Thoughts on "Zero Charisma"

So The Wench and I have just come back from watching Zero Charisma, the crowdfunded nerd-comedy about a D&D guy.  For those of you uninformed about the film, its a story about a guy with very low social skills, living with his grandma, no decent job, never had a girlfriend, but runs a game twice a week with a stable of other similar social-retards.  Then everything changes when a new guy joins the group, who's more of a hipster-nerd, with a social life, hot girlfriend, has impeccable geek-cred (runs a famous geek website) but still has a life, and starts to encourage the rest of the group to get out of their shells.  Everyone except the main character starts to do so; main-dude sees hipster-geek as his "nemesis", becomes jealous, things spiral out of control, and hilarity ensues.

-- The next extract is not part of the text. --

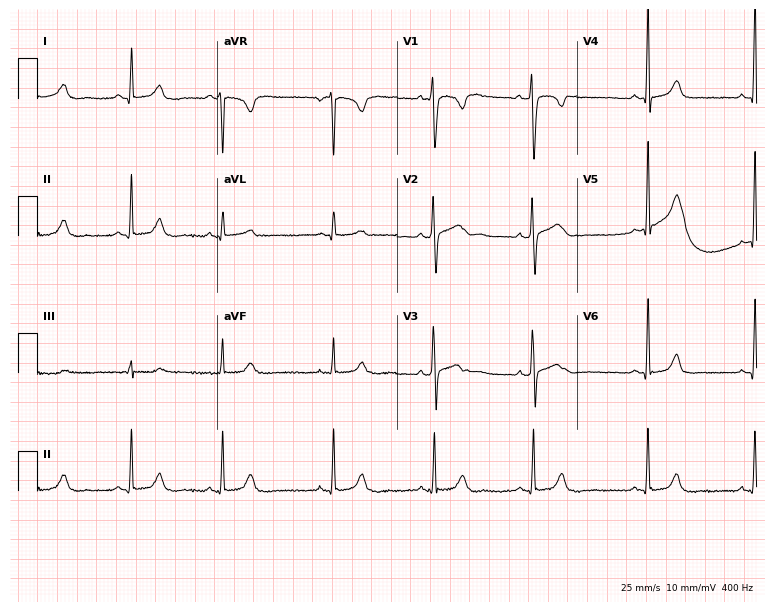
12-lead ECG from a woman, 19 years old (7.3-second recording at 400 Hz). Recorded interpretation: within normal limits.

Both The Wench and I agree that the movie is very funny, unlike, oh, EVERY SINGLE OTHER GAMING MOVIE I EVER SAW.  I generally can't stand movies, fan-films or webcomics about gaming geeks; they're usually unfunny, stupidly self-referential, and tend to be more about mild ribbing while still implying that geeks are pretty darn wonderful instead of some kind of meaningful satire.  You know what all those movies and webcomics remind me of? When Evangelical Christians try to make humour "poking fun" at themselves.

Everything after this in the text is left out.